Most information flow in OT/ICS environments involves communications from control systems to IT systems. This enables continuous and effective monitoring of critical industrial control functions and equipment status. Modern industrial enterprises have long since learned to profit from real-time access to operations data, through programs ranging from predictive maintenance to comparing details of operation across facilities to enable enterprise-wide optimization and operations best practices.
A primary cyber security OT risk involves malware or remote attackers finding their way into the ICS infrastructure to degrade operations, block telemetry flow, or alter configuration settings. Assuming the devices are manufactured correctly (i.e., no malware inserted by developers), this risk can only be realized only in the presence of an information flow channel into ICS devices from the network infrastructure hosting the IT systems.

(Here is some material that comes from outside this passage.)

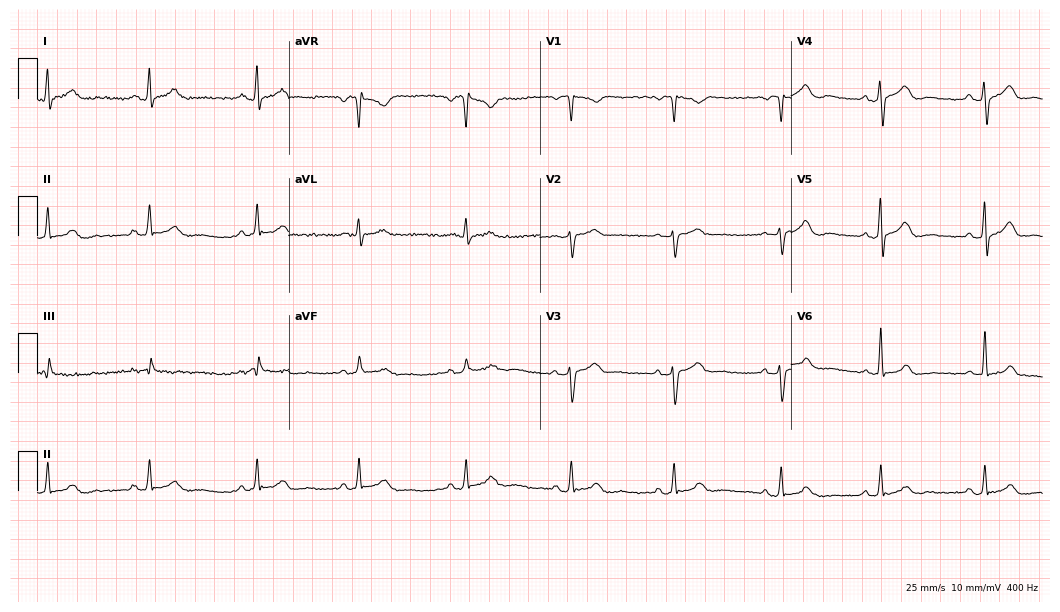
Resting 12-lead electrocardiogram. Patient: a female, 37 years old. Read as a normal ECG.

This information flow channel may be physical, for example a USB drive carried past physical security, or via online IP or other messaging. Modern industrial sites generally eliminate as much as possible physical information flows, by banning removable media and transient devices such as vendor laptops, and implementing security controls that make it impossible to mount such media on control equipment, or connect unauthorized devices to control networks. What remains is to control the online attack channel.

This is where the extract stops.